A decir de algunos, las cosas se estaban haciendo demasiado deprisa. Pero el rey, que habitualmente se mostraba prudente y lento en sus decisiones, quería ahora que la Armada se hiciese a la mar cuanto antes, bien para que nuestro ataque fuese una sorpresa, bien para aprovechar el apoyo que tenía del Santo Pontífice, de los católicos de Inglaterra y de una parte importante de Francia. Sea como fuere, los preparativos se habían acelerado, pero cada vez que la partida parecía inminente, venía Santa Cruz a aplazarla temeroso; y así lo hizo en varias ocasiones, siempre con la esperanza de que los medios fuesen más y mejores en cuanto a hombres, víveres, barcos, armas y pólvora.

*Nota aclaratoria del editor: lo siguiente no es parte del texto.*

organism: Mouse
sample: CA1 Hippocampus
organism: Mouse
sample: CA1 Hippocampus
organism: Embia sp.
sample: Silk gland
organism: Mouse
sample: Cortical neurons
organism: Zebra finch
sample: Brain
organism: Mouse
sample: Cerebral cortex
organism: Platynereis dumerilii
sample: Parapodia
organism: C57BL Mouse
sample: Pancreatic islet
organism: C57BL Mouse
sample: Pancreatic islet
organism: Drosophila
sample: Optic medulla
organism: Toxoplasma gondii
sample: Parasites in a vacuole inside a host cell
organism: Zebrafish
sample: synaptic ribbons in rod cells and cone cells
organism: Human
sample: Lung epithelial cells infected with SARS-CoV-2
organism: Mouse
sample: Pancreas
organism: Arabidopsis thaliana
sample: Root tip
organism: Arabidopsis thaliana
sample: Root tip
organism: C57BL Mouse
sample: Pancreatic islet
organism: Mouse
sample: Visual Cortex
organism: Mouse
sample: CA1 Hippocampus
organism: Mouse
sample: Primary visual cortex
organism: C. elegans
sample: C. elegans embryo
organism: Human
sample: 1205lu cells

Lo cierto es que estábamos allí, soportando el frío del invierno junto a los barcos de la Armada. Los mejores hombres de los tercios, sin contar los que a esas horas servían en Flandes a las órdenes del duque de Parma, esperábamos embarcarnos en compañía de los más hábiles marinos del mundo. Miré a mi alrededor y vi a mis compañeros —los hombres de don Álvaro de Mejía— dormir plácidamente sobre jergones; más allá, junto al galeón
San Pedro
, acampaban algunos del tercio Viejo de Sicilia; y algo más lejos, tras los toneles que iban a embarcarse en el
Florencia
, pude ver cómo hacía guardia uno de los piqueros del tercio de don Nicolás de Isla.

La noche había sido tranquila. Salvo algún ronquido, o el habitual movimiento de hombres en los cambios de guardia, no había sucedido nada extraño. Sin embargo, a última hora de la madrugada, alguien se aproximó a donde me encontraba. No pude distinguir su cara, pero lo reconocí enseguida cuando me dijo:

—Montiel, ¿os habéis enterado de lo del Almirante?

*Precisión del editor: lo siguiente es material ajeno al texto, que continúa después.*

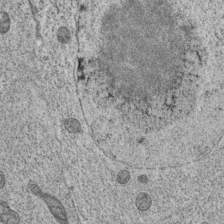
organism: C. elegans
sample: C. elegans oocyte; sperm cells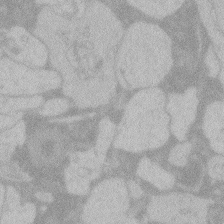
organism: Zebrafish
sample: Macrophage infected with Toxoplasma gondii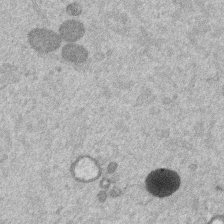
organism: Mouse
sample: Dividing mouse embryo 1 cell stage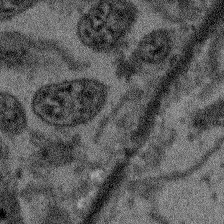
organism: Arabidopsis thaliana
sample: Root tip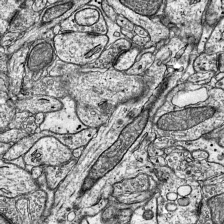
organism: Mouse
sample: Visual Cortex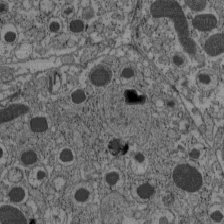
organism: C57BL Mouse
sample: Pancreatic islet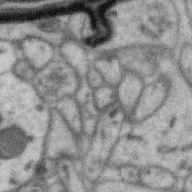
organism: Zebra finch
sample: Brain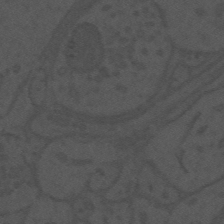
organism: Mouse
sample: Suprachiasmatic nucleus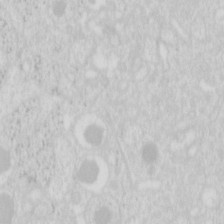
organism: Mouse
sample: Pancreas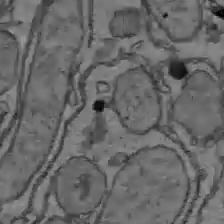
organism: C57BL Mouse
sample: Liver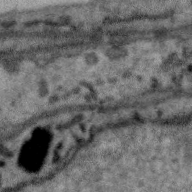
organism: Zebra finch
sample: Brain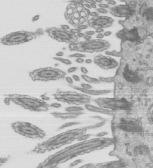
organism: Mouse
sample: Mouse epididymis efferent ductule cilia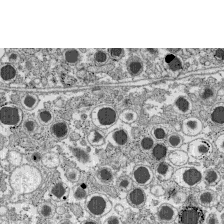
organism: C57BL Mouse
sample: Pancreatic islet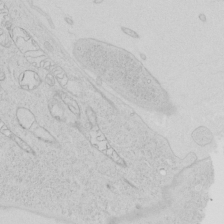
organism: Human
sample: Mitochondria in HCT116 cells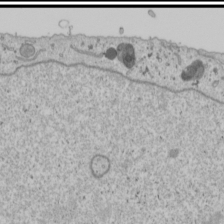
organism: Human
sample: Mitochondria in U2OS cells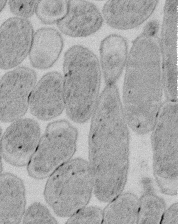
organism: E. coli
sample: Bacterial nucleoid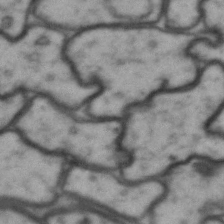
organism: Drosophila
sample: Brain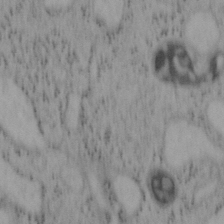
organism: Mouse
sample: OT-I killer T cells with ID8 ovarian cancer cells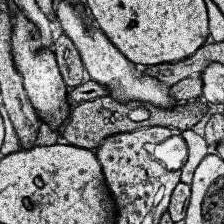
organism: Human
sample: Temporal Lobe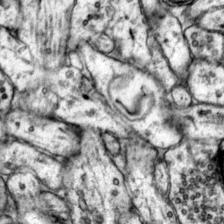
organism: Mouse
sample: Primary visual cortex

Era don Francisco de Cuéllar, un hidalgo segoviano, recto y cabal, que había acudido como entretenido a la llamada del rey, a la espera de obtener una capitanía cuando fuera posible. Era buen amigo de don Álvaro y nos encontramos con él al poco de embarcarnos en Alcántara, para acudir a Lisboa navegando por el Tajo. Por mi condición de hijodalgo y protegido de don Álvaro, me trató como un igual desde el principio y, a pesar de la diferencia de edad, enseguida había surgido entre nosotros una sincera amistad.

—No, señor, ¿qué ocurre con el Almirante?

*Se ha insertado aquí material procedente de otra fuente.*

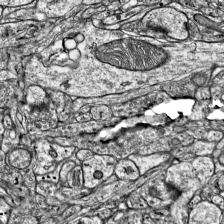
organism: Mouse
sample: Visual Cortex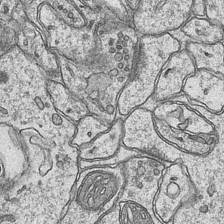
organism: Mouse
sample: CA1 Hippocampus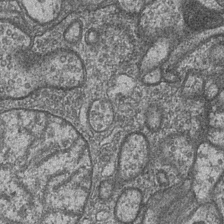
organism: Drosophila
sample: Optic medulla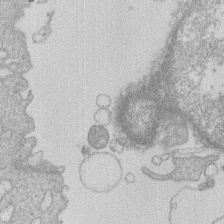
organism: Human
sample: Macrophage cells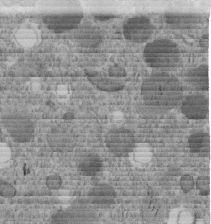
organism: C. elegans
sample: C. elegans embryo early stage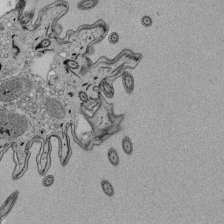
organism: Tetrahymena
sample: Cilia in tetrahymena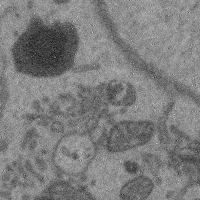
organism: Mouse
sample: Cerebral cortex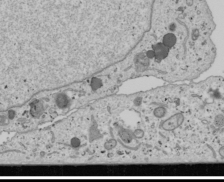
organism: Human
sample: Mitochondria in U2OS cells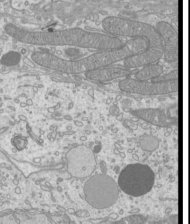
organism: Mouse
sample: Cilia; mouse epididymis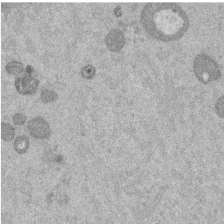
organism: Mouse
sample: Dividing mouse embryo 1 cell stage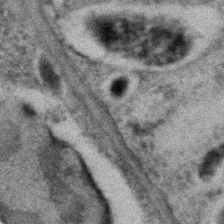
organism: C. elegans
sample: C. elegans embryo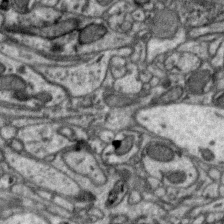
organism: Zebra finch
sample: Brain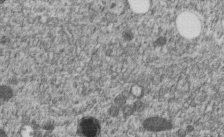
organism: C. elegans
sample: C. elegans embryo early stage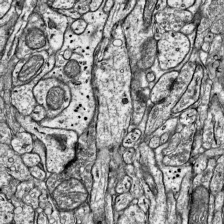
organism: Mouse
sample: Visual Cortex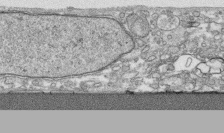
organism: Human
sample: CRL-1474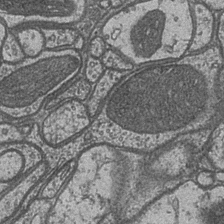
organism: Drosophila
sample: Optic medulla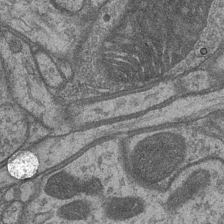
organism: Drosophila
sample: Optic medulla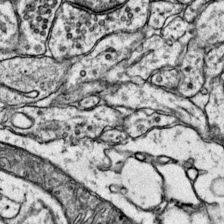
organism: Mouse
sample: Primary visual cortex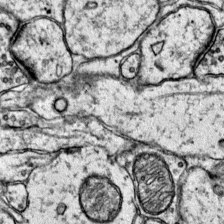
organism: Mouse
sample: Primary visual cortex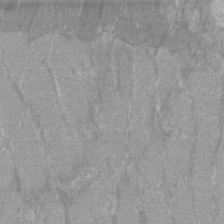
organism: C57BL Mouse
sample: Tibialis anterior muscle cell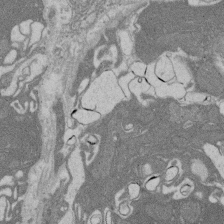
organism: Rat
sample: Salivary granule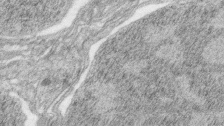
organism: Zebrafish
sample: synaptic ribbons in rod cells and cone cells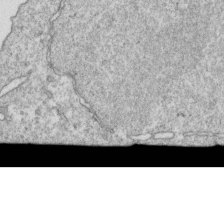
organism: Mouse
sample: Activated OT-1 CD8+ T cells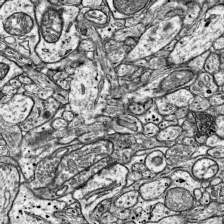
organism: Mouse
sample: Visual Cortex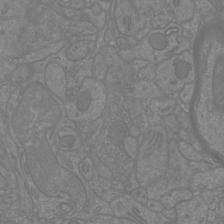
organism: Mouse
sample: Cortical neurons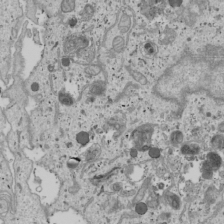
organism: Human
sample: Mitochondria in U2OS cells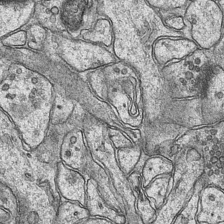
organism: Mouse
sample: CA1 Hippocampus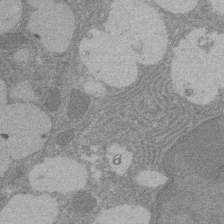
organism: Rat
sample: Salivary granule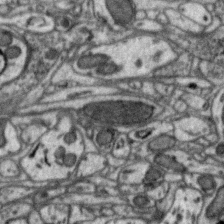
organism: Zebra finch
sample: Brain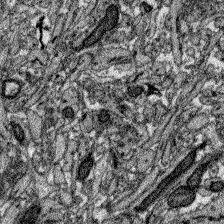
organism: Zebrafish
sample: Larval olfactory bulb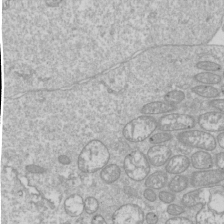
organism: Drosophila
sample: Cell division; meiosis; drosophila spermatocytes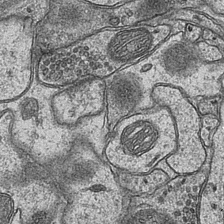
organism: Mouse
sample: CA1 Hippocampus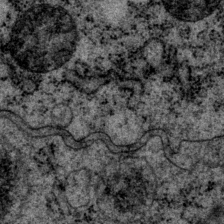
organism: P. pacificus
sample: Pharynx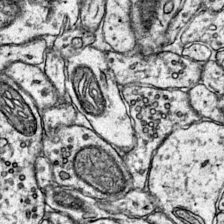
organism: Mouse
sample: Primary visual cortex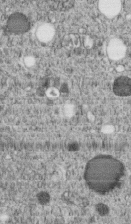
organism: C. elegans
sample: C. elegans embryo early stage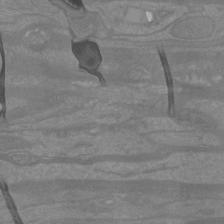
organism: Mouse
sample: Cortical neurons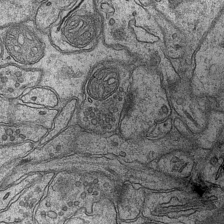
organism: Mouse
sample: CA1 Hippocampus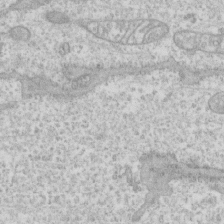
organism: Human
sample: CRL-1474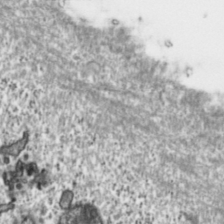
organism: Toxoplasma gondii
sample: Parasites in a vacuole inside a host cell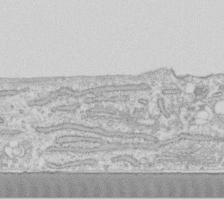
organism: Human
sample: Fibroblast cells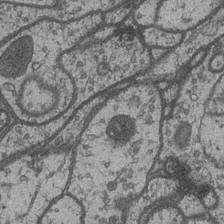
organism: Drosophila
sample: Optic medulla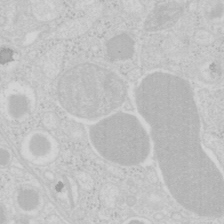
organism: Mouse
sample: Pancreas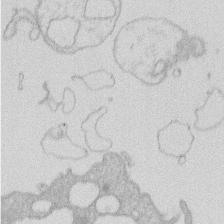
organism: Human
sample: Macrophage cells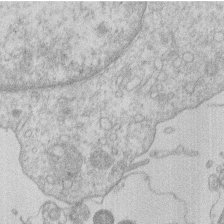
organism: Human
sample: Macrophage cells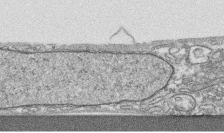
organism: Human
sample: CRL-1474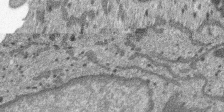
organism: Human
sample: Lung epithelial cells infected with SARS-CoV-2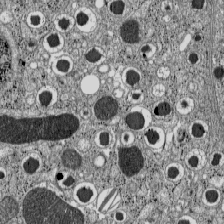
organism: C57BL Mouse
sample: Pancreatic islet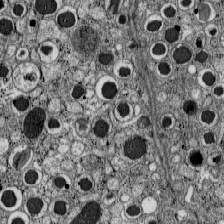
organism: C57BL Mouse
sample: Pancreatic islet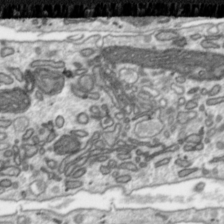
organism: Toxoplasma gondii
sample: Parasites in a vacuole inside a host cell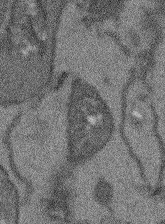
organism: Arabidopsis thaliana
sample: Root tip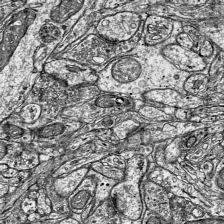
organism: Mouse
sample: Visual Cortex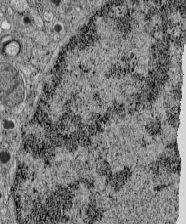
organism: C57BL Mouse
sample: Pancreatic islet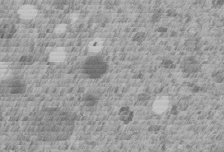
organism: C. elegans
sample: C. elegans embryo early stage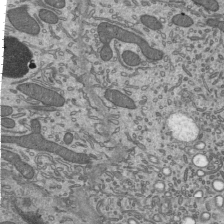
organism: Mouse
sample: Mouse epididymis efferent ductule cilia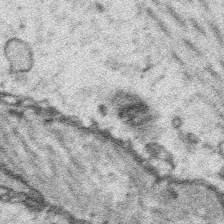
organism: Platynereis dumerilii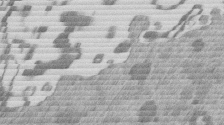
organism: Mouse
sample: Dividing mouse embryo 1 cell stage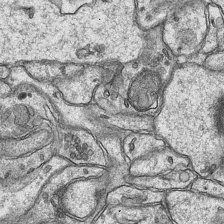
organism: Mouse
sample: CA1 Hippocampus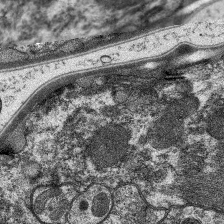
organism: C. elegans
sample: Pharynx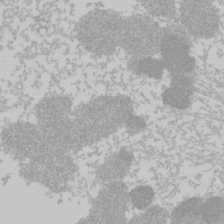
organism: Mouse
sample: Cancer cell death in ED-1 cells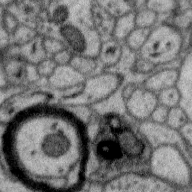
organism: Zebra finch
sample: Brain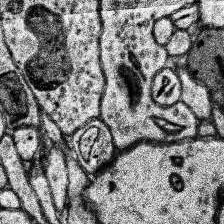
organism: Human
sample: Temporal Lobe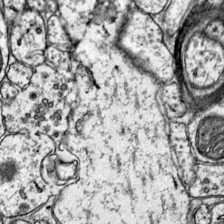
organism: Mouse
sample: Primary visual cortex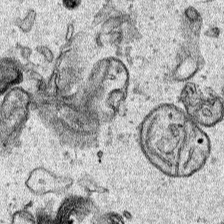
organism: Human
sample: Mitochondria in HCT116 cells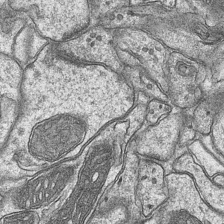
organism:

—Dicen que le han dado la extremaunción. Esta empresa se lo va a llevar por delante —masculló lamentándose—. Nos quedamos sin cabeza.

Hizo una pausa para mirar a un lado y a otro, como queriendo buscar a alguien en la oscuridad, y luego dijo:

—¿Dónde está Mejía?

—Don Álvaro está arriba, en el castillo —respondí mientras sopesaba las palabras de don Francisco. Si el marqués de Santa Cruz fallecía, las cosas se iban a complicar bastante.

—Si vuelve y aún no se ha enterado, díselo de mi parte. Que vaya echando cuentas y disponga de vuestras mercedes como mejor convenga —dijo mientras movía la cabeza en dirección a mis compañeros—, y que tenga presente que no zarpamos ni en dos meses.

El asunto no era baladí. Si nos quedábamos sin el marqués se retrasaría de nuevo nuestra partida. Y no hay ejército en el mundo capaz de soportar tan dilatada espera, viendo cómo se consumen los víveres, se agota la paciencia y menguan las compañías por las deserciones y las enfermedades propias de tan mala vida.

Quise hacer partícipes de la noticia a mis camaradas, así que los zarandeé uno a uno, susurrándoles lo que me había dicho don Francisco.

—¡Montiel! ¡Voto a Dios! ¿Se puede saber qué ocurre? —me reprochó Pedro de la Vega, un andaluz de Osuna con mal despertar, que era capaz de no dormir en varias noches, pero una vez dormido caía preso de un letargo del que parecía no poder recuperarse nunca más.

Enseguida fueron levantando sus cabezas otros muchos hombres de otras escuadras, e incluso los que podía distinguir al fondo del puerto comenzaron a dar pábulo a la noticia. Rápidamente se extendió el rumor y se hicieron conjeturas, hasta que se dieron en tergiversar las palabras de Cuéllar y las mías propias:

—¡Que se ha muerto Santa Cruz! —gritó un coselete de nuestro tercio.

A lo que otro respondió:

—¡Ca! ¡Si se hubiera muerto habrían tocado las campanas de toda Lisboa!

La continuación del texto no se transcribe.